Hou, Jun. On the use of frame and segment-based methods for the detection and classification of speech sounds and features. Retrieved from https://doi.org/doi:10.7282/T3P26Z9W
DescriptionStatistical data-driven methods and knowledge-based methods are two recent trends in Automatic Speech Recognition (ASR). Hidden Markov Model (HMM)-based speech recognition techniques have achieved great success for controlled tasks and environments. However, when we require improved accuracy and robustness (closer to Human Speech Recognition (HSR)), HMM algorithms for speech recognition gradually fail. Hence a need has emerged to incorporate higher level linguistic information into ASR systems in order to further discriminate between speech classes or phonemes with high confusion rates. The Automatic Speech Attribute Transcription (ASAT) project is one of the recent research efforts that has tried to bridge the gap between ASR and HSR.

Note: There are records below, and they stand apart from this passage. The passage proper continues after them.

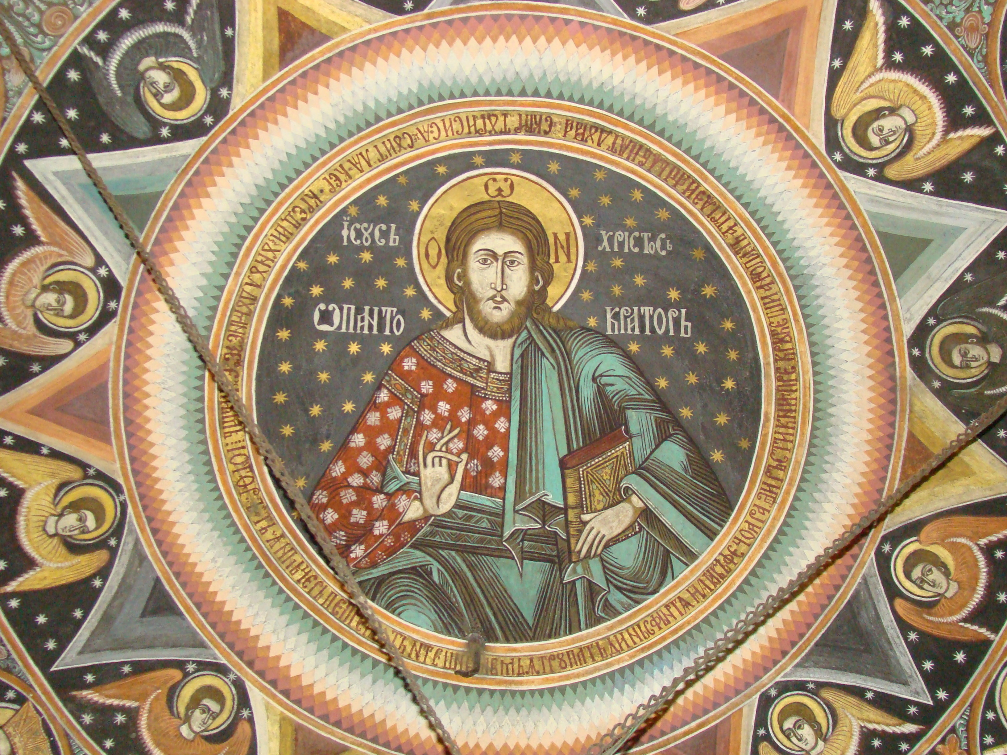 Biserica "Adormirea Maicii Domnului", sat Arpașu de Sus; comuna Arpașu de Jos, județul Sibiu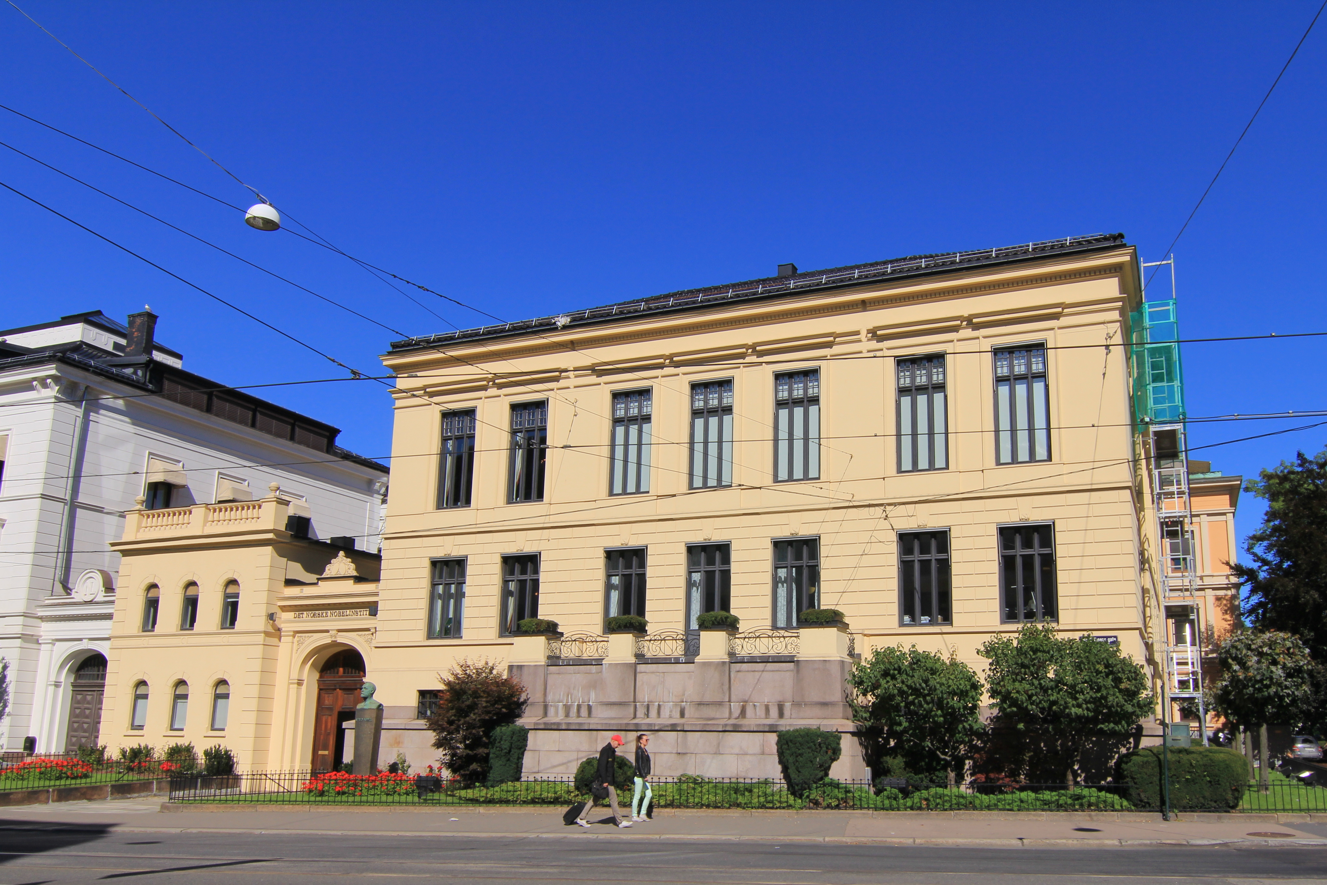 The Norwegian Nobel institute, Oslo, Norway in 2012.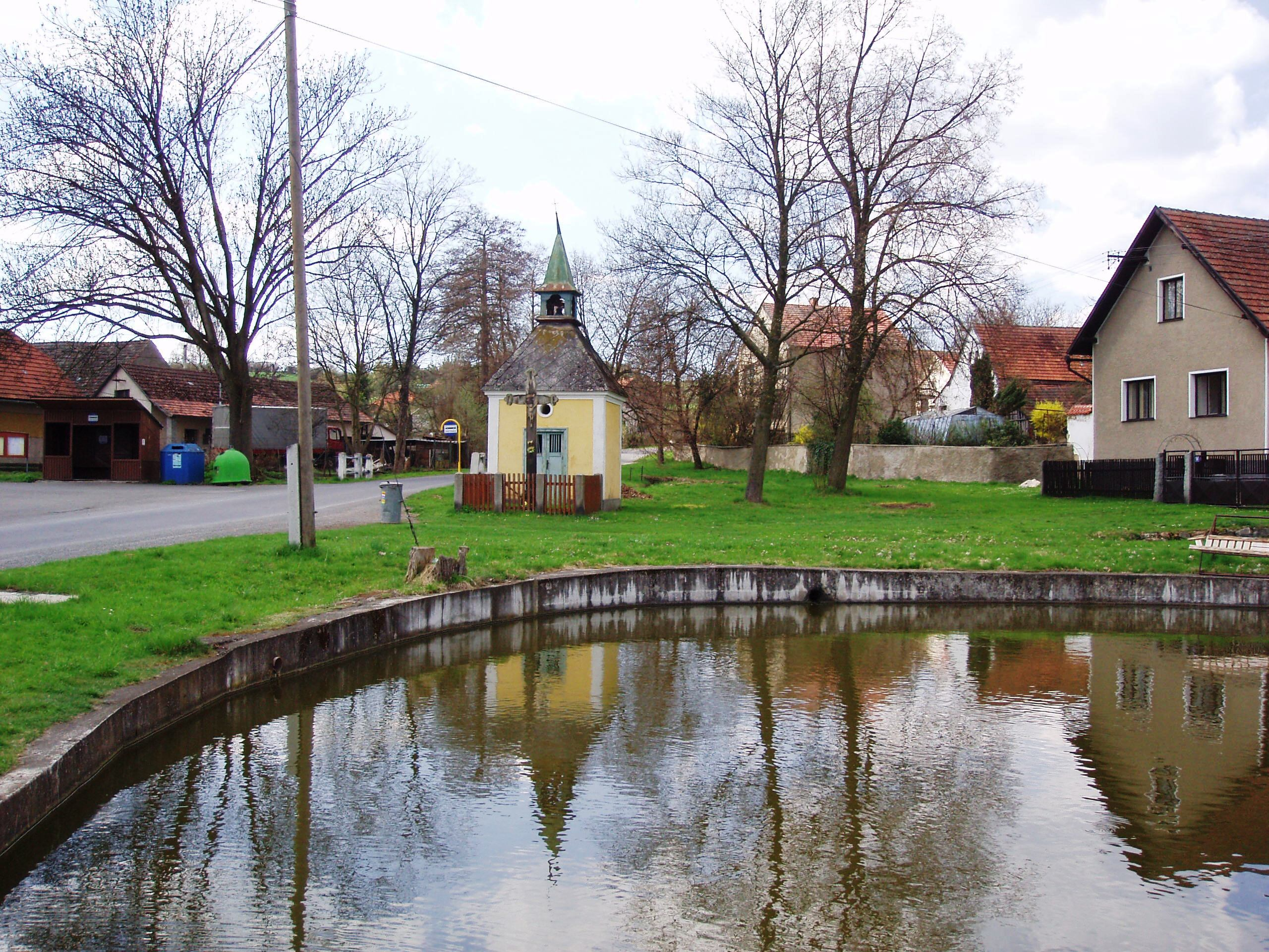 Káciň náves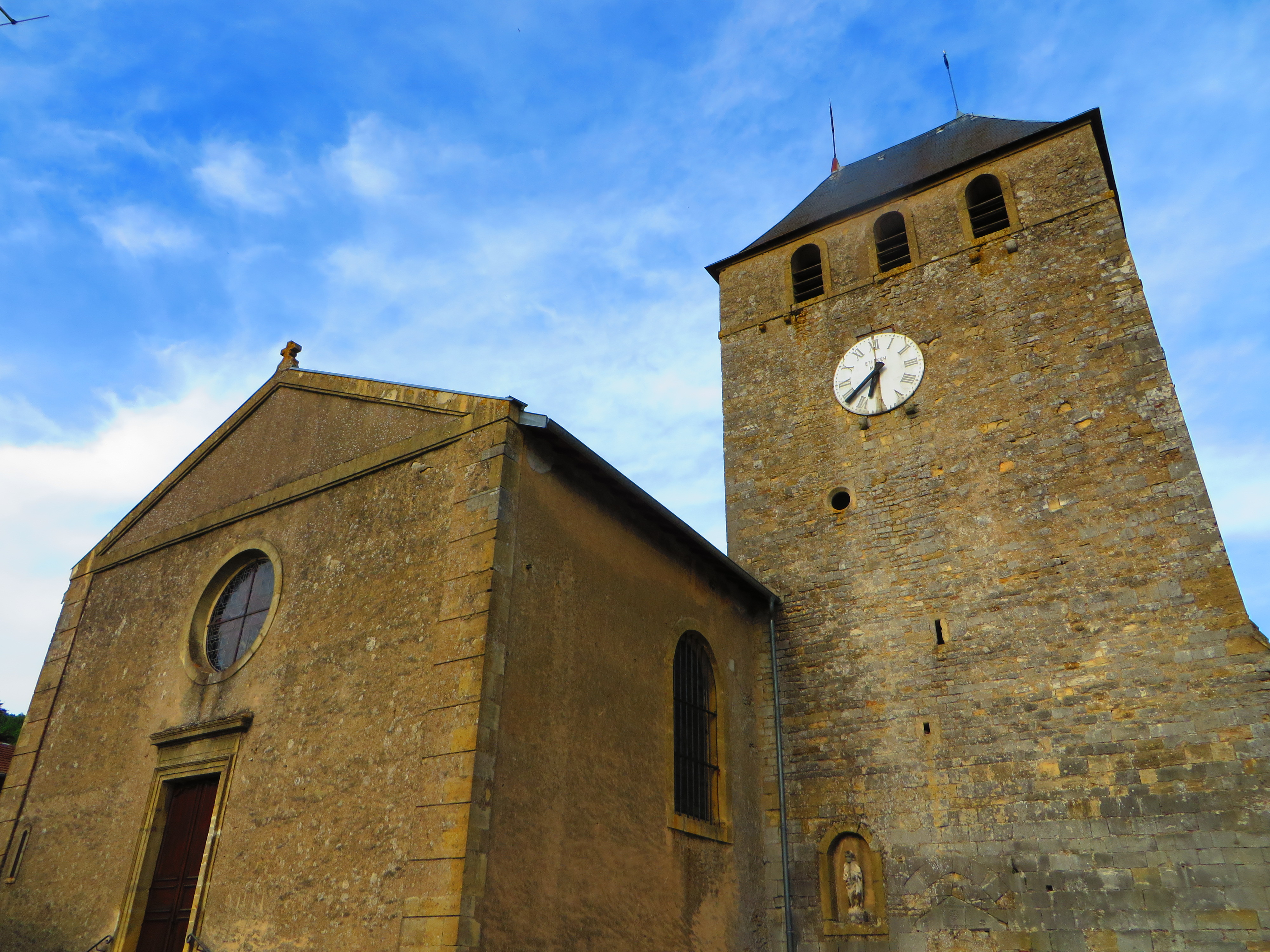 Onville église Saint-Rémy

In this thesis we focus on the design and optimization of the front end processing of the ASAT system, whose goal is to estimate a set of attribute and phoneme probability lattices which can be combined with information from higher level knowledge sources in a set of speech event verification modules in order to make a final recognition decision.
We propose a set of both frame-based methods and segment-based methods to improve the recognition performance of distinctive features and phonemes in English. We also study and evaluate both a parallel speech feature organization and a hierarchical phoneme topology. There are 4 main parts in this thesis work. In the first part, we use frame-based methods to estimate the likelihood of static sounds (e.g., steady vowels, fricatives, etc), and implement the parallel feature detection using Multi-Layer Perceptrons (MLPs) in order to detect the 14 Sound Pattern of English (SPE) features. In the second part, we use segment-based methods to classify dynamic sounds (e.g., stop consonants, diphthongs, etc), and use Time-Delay Neural Networks (TDNNs) to recognize phoneme classes in a hierarchical phoneme and feature organization. In the third part and in the forth part, we combine the frame-based parallel speech feature detection system and the segment-based hierarchical phoneme classification system to improve the overall phoneme classification performance and the speech feature detection performance.
The main contribution of this thesis is the creation of a phoneme recognizer that overcomes the disadvantages of pure statistical or knowledge-based systems, and provides a way to incorporate acoustic/phonetic/linguistic knowledge into an existing (HMM-based) automatic speech recognition system.